Chatting with Champions: An AI Conversational Football Historian

Want to grill a legend like Cristiano Ronaldo or Lionel Messi with questions? This project builds an AI that lets you chat with the 35 greatest footballers EVER! Ask anything about their careers, rivalries, or iconic moments, and this AI, powered by cutting-edge tech, will answer like a true football mastermind. Get ready to rewrite fan history!

Overview

This project delves into the world of football legends, offering a unique and interactive way to explore their careers and achievements. By leveraging cutting-edge AI techniques, it empowers users to ask insightful questions about any of the top 35 footballers of all time, as identified by a renowned source like The Guardian.

Tech Stack Used

Here’s a breakdown of the system’s core elements:

  • Data Foundation: The project starts by building a solid data foundation.
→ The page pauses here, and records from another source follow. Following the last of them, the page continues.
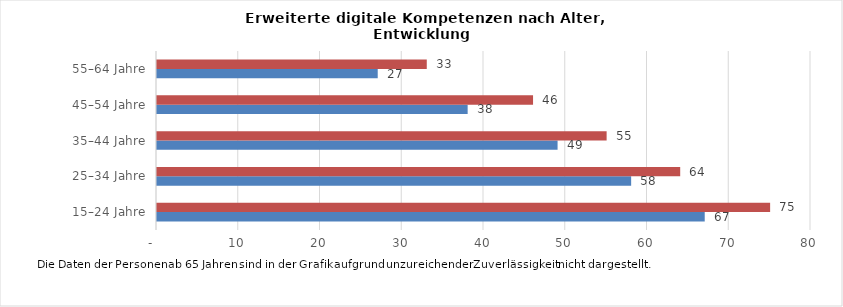
| Category | 2017 | 2019 |
|---|---|---|
| 15–24 Jahre | 67 | 75 |
| 25–34 Jahre | 58 | 64 |
| 35–44 Jahre | 49 | 55 |
| 45–54 Jahre | 38 | 46 |
| 55–64 Jahre | 27 | 33 |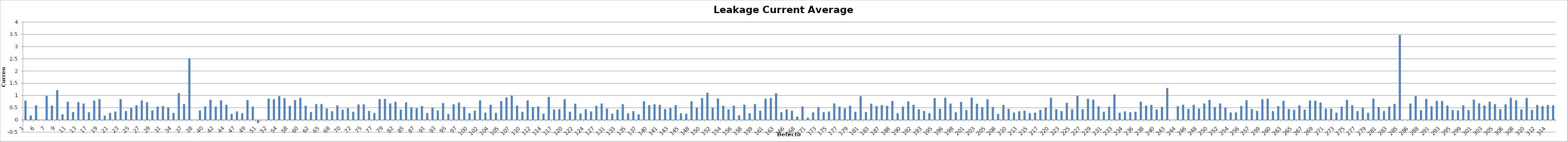
| Category | Leakage Current Average [pA] |
|---|---|
| 1.0 | 0.792 |
| 4.0 | 0.182 |
| 6.0 | 0.598 |
| 6.0 | 0 |
| 7.0 | 0.98 |
| 8.0 | 0.59 |
| 9.0 | 1.218 |
| 10.0 | 0.23 |
| 11.0 | 0.748 |
| 12.0 | 0.322 |
| 13.0 | 0.73 |
| 14.0 | 0.668 |
| 17.0 | 0.316 |
| 18.0 | 0.796 |
| 19.0 | 0.85 |
| 20.0 | 0.178 |
| 21.0 | 0.286 |
| 22.0 | 0.344 |
| 23.0 | 0.852 |
| 24.0 | 0.364 |
| 25.0 | 0.496 |
| 26.0 | 0.602 |
| 27.0 | 0.796 |
| 28.0 | 0.722 |
| 29.0 | 0.392 |
| 30.0 | 0.546 |
| 31.0 | 0.566 |
| 32.0 | 0.518 |
| 34.0 | 0.288 |
| 36.0 | 1.094 |
| 37.0 | 0.646 |
| 38.0 | 2.52 |
| 38.0 | 0 |
| 39.0 | 0.388 |
| 40.0 | 0.552 |
| 41.0 | 0.824 |
| 42.0 | 0.544 |
| 43.0 | 0.8 |
| 44.0 | 0.624 |
| 45.0 | 0.248 |
| 47.0 | 0.35 |
| 48.0 | 0.274 |
| 49.0 | 0.812 |
| 50.0 | 0.544 |
| 51.0 | -0.112 |
| 51.0 | 0 |
| 52.0 | 0.876 |
| 53.0 | 0.852 |
| 54.0 | 0.974 |
| 57.0 | 0.89 |
| 58.0 | 0.578 |
| 59.0 | 0.81 |
| 60.0 | 0.902 |
| 61.0 | 0.582 |
| 62.0 | 0.324 |
| 64.0 | 0.648 |
| 65.0 | 0.65 |
| 66.0 | 0.466 |
| 68.0 | 0.356 |
| 69.0 | 0.598 |
| 70.0 | 0.42 |
| 71.0 | 0.48 |
| 72.0 | 0.334 |
| 74.0 | 0.632 |
| 75.0 | 0.636 |
| 76.0 | 0.368 |
| 77.0 | 0.284 |
| 78.0 | 0.854 |
| 79.0 | 0.858 |
| 81.0 | 0.672 |
| 82.0 | 0.74 |
| 83.0 | 0.426 |
| 85.0 | 0.722 |
| 86.0 | 0.518 |
| 87.0 | 0.482 |
| 88.0 | 0.568 |
| 91.0 | 0.282 |
| 92.0 | 0.504 |
| 93.0 | 0.388 |
| 94.0 | 0.69 |
| 95.0 | 0.24 |
| 96.0 | 0.64 |
| 97.0 | 0.712 |
| 99.0 | 0.534 |
| 100.0 | 0.278 |
| 101.0 | 0.378 |
| 102.0 | 0.8 |
| 103.0 | 0.3 |
| 104.0 | 0.624 |
| 105.0 | 0.292 |
| 105.0 | 0.772 |
| 106.0 | 0.924 |
| 107.0 | 0.992 |
| 108.0 | 0.59 |
| 110.0 | 0.33 |
| 111.0 | 0.8 |
| 112.0 | 0.528 |
| 113.0 | 0.552 |
| 114.0 | 0.256 |
| 116.0 | 0.936 |
| 117.0 | 0.428 |
| 118.0 | 0.44 |
| 120.0 | 0.85 |
| 121.0 | 0.336 |
| 122.0 | 0.664 |
| 123.0 | 0.264 |
| 124.0 | 0.436 |
| 126.0 | 0.35 |
| 127.0 | 0.578 |
| 130.0 | 0.67 |
| 131.0 | 0.466 |
| 132.0 | 0.252 |
| 133.0 | 0.422 |
| 134.0 | 0.642 |
| 135.0 | 0.272 |
| 136.0 | 0.362 |
| 137.0 | 0.23 |
| 138.0 | 0.762 |
| 140.0 | 0.606 |
| 141.0 | 0.642 |
| 141.0 | 0.618 |
| 142.0 | 0.446 |
| 143.0 | 0.486 |
| 144.0 | 0.602 |
| 145.0 | 0.274 |
| 147.0 | 0.254 |
| 148.0 | 0.764 |
| 149.0 | 0.506 |
| 150.0 | 0.894 |
| 151.0 | 1.11 |
| 152.0 | 0.508 |
| 153.0 | 0.878 |
| 154.0 | 0.582 |
| 155.0 | 0.43 |
| 156.0 | 0.584 |
| 157.0 | 0.19 |
| 158.0 | 0.626 |
| 159.0 | 0.274 |
| 159.0 | 0.65 |
| 160.0 | 0.378 |
| 161.0 | 0.866 |
| 162.0 | 0.9 |
| 163.0 | 1.09 |
| 165.0 | 0.316 |
| 166.0 | 0.43 |
| 167.0 | 0.378 |
| 168.0 | 0.138 |
| 170.0 | 0.546 |
| 171.0 | 0.094 |
| 172.0 | 0.312 |
| 173.0 | 0.524 |
| 174.0 | 0.318 |
| 175.0 | 0.346 |
| 176.0 | 0.672 |
| 177.0 | 0.542 |
| 178.0 | 0.472 |
| 179.0 | 0.582 |
| 180.0 | 0.336 |
| 181.0 | 0.97 |
| 182.0 | 0.326 |
| 183.0 | 0.664 |
| 184.0 | 0.572 |
| 187.0 | 0.606 |
| 187.0 | 0.572 |
| 188.0 | 0.776 |
| 189.0 | 0.274 |
| 190.0 | 0.544 |
| 191.0 | 0.762 |
| 192.0 | 0.62 |
| 192.0 | 0.432 |
| 193.0 | 0.368 |
| 194.0 | 0.274 |
| 195.0 | 0.894 |
| 196.0 | 0.458 |
| 196.0 | 0.91 |
| 197.0 | 0.668 |
| 198.0 | 0.314 |
| 200.0 | 0.736 |
| 201.0 | 0.406 |
| 202.0 | 0.912 |
| 203.0 | 0.66 |
| 204.0 | 0.524 |
| 205.0 | 0.846 |
| 207.0 | 0.53 |
| 208.0 | 0.248 |
| 209.0 | 0.616 |
| 210.0 | 0.454 |
| 212.0 | 0.302 |
| 213.0 | 0.358 |
| 214.0 | 0.378 |
| 215.0 | 0.276 |
| 216.0 | 0.3 |
| 217.0 | 0.406 |
| 219.0 | 0.51 |
| 220.0 | 0.908 |
| 222.0 | 0.436 |
| 223.0 | 0.362 |
| 224.0 | 0.7 |
| 225.0 | 0.438 |
| 226.0 | 0.986 |
| 227.0 | 0.438 |
| 228.0 | 0.864 |
| 229.0 | 0.83 |
| 230.0 | 0.556 |
| 231.0 | 0.338 |
| 232.0 | 0.542 |
| 233.0 | 1.044 |
| 233.0 | 0.296 |
| 234.0 | 0.35 |
| 235.0 | 0.316 |
| 236.0 | 0.338 |
| 237.0 | 0.746 |
| 238.0 | 0.588 |
| 239.0 | 0.618 |
| 240.0 | 0.426 |
| 241.0 | 0.534 |
| 243.0 | 1.304 |
| 243.0 | 0 |
| 244.0 | 0.562 |
| 245.0 | 0.62 |
| 246.0 | 0.448 |
| 247.0 | 0.616 |
| 248.0 | 0.466 |
| 249.0 | 0.672 |
| 250.0 | 0.822 |
| 251.0 | 0.528 |
| 252.0 | 0.674 |
| 253.0 | 0.508 |
| 254.0 | 0.308 |
| 255.0 | 0.308 |
| 256.0 | 0.574 |
| 256.0 | 0.808 |
| 257.0 | 0.444 |
| 258.0 | 0.372 |
| 259.0 | 0.846 |
| 260.0 | 0.864 |
| 260.0 | 0.362 |
| 261.0 | 0.564 |
| 263.0 | 0.782 |
| 264.0 | 0.446 |
| 265.0 | 0.414 |
| 266.0 | 0.598 |
| 267.0 | 0.422 |
| 268.0 | 0.796 |
| 269.0 | 0.79 |
| 270.0 | 0.71 |
| 271.0 | 0.462 |
| 272.0 | 0.458 |
| 273.0 | 0.298 |
| 274.0 | 0.542 |
| 275.0 | 0.82 |
| 276.0 | 0.602 |
| 277.0 | 0.362 |
| 278.0 | 0.508 |
| 279.0 | 0.294 |
| 280.0 | 0.87 |
| 281.0 | 0.526 |
| 282.0 | 0.364 |
| 283.0 | 0.546 |
| 284.0 | 0.656 |
| 285.0 | 3.474 |
| 285.0 | 0 |
| 286.0 | 0.668 |
| 287.0 | 0.98 |
| 288.0 | 0.396 |
| 289.0 | 0.858 |
| 291.0 | 0.56 |
| 292.0 | 0.778 |
| 293.0 | 0.778 |
| 294.0 | 0.592 |
| 295.0 | 0.402 |
| 297.0 | 0.388 |
| 299.0 | 0.598 |
| 300.0 | 0.406 |
| 301.0 | 0.832 |
| 302.0 | 0.68 |
| 303.0 | 0.594 |
| 304.0 | 0.748 |
| 305.0 | 0.646 |
| 306.0 | 0.44 |
| 306.0 | 0.636 |
| 307.0 | 0.906 |
| 308.0 | 0.8 |
| 309.0 | 0.43 |
| 310.0 | 0.898 |
| 311.0 | 0.408 |
| 312.0 | 0.612 |
| 313.0 | 0.566 |
| 314.0 | 0.61 |
| 315.0 | 0.598 |

It gathers information on the 35 greatest players through web scraping techniques, specifically targeting their Wikipedia pages. This rich textual data becomes the fuel for the AI engine.
  • RAG System Construction: A Retrieval Augmented Generation (RAG) system is then constructed. This innovative technology bridges the gap between traditional information retrieval and powerful language models. Simply put, the RAG system guides the AI towards relevant information within the collected data, enabling it to provide more focused and accurate responses.
  • OpenAI GPT-3.5 Turbo Power: As the engine for generating responses, the project utilizes OpenAI’s GPT-3.5 Turbo model. This state-of-the-art language model possesses remarkable capabilities in understanding and responding to natural language inquiries.
  • LangChain and Embeddings: To further enhance the system’s performance, langchain, a powerful framework, is employed. Additionally, free, open-source embeddings from Hugging Face are integrated. These embeddings essentially translate text into a numerical format, allowing the AI model to grasp the relationships between words and concepts with greater precision.
  • FAISS and Local Vectorstore: For efficient information retrieval, FAISS, a library for fast approximate nearest neighbors search, is utilized. This allows the system to quickly locate relevant information within the player data based on the user’s query.
  • Gradio Interface: Finally, a user-friendly Gradio interface is built. This interface acts as the bridge between the user and the AI system. Users can simply type their questions about any of the 35 legendary footballers, and the system will generate insightful and informative responses, drawing upon the vast knowledge base it has constructed.

In essence, this project offers a captivating example of how advanced AI techniques can be harnessed to create a truly engaging and informative experience. Football enthusiasts can now delve deeper into the stories of their favorite players through an interactive and intelligent interface, fostering a deeper appreciation for the sport’s rich history.